What if you want your own? I'd say the economics of the system extremely strongly bias it towards very large core labs. The ThunderStorm is a $250K instrument, and that price gets you a large, complex robot taking up a lot of bench space and with many moving parts (I didn't think to ask how much of the process can be automated on ThunderStorm). It will process 96 samples a day, with the overall throughput of one FTE rated by iGenomX at 384 samples per week. That's working out to Illumina X10 sort of throughput . Even if you process only one batch of 96 per week, that's still a pace for about 4500 genomes per year, which is quite a run rate (which must be paid for).
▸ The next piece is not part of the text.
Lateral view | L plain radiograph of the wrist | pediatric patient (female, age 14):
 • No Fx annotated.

So unless you're cranking out lots of sequences, or just can never tolerate waiting in a queue, you should just use one of the cores that are getting the setup (and there is no shortage of core lab Illumina capacity; James Hadfield has a nice piece on this today) -- and since no other gear is required, it would be surprising if every core that has a ThunderStorm doesn't sign on to provide iGenomX services.
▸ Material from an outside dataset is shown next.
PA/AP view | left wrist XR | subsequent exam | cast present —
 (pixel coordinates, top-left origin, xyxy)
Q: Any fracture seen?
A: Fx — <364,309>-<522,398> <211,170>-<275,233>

In any case, what exciting times for long reads! PacBio continues to drop costs, narrowing the gap with Illumina. Oxford Nanopore keeps upping the performance on MinION, enabling 30X human genome coverage to be generated using only 14 flowcells, and at some point hopes to have the bigger PromethION online. Genia looks like their chemistry is about settled, as I reported in my previous dispatch. 10X has been gaining traction. Increasing number of publications demonstrating superior results from long reads, particularly on the PacBio platform but also on the other launched ones, builds further interest and ultimately make short read only genome sequences recognized as undesirably inferior. That transition in opinion may be a year or two off, but as the cost gap closes, fewer researchers will be resistant to the lure of higher quality genomes and haplotypes.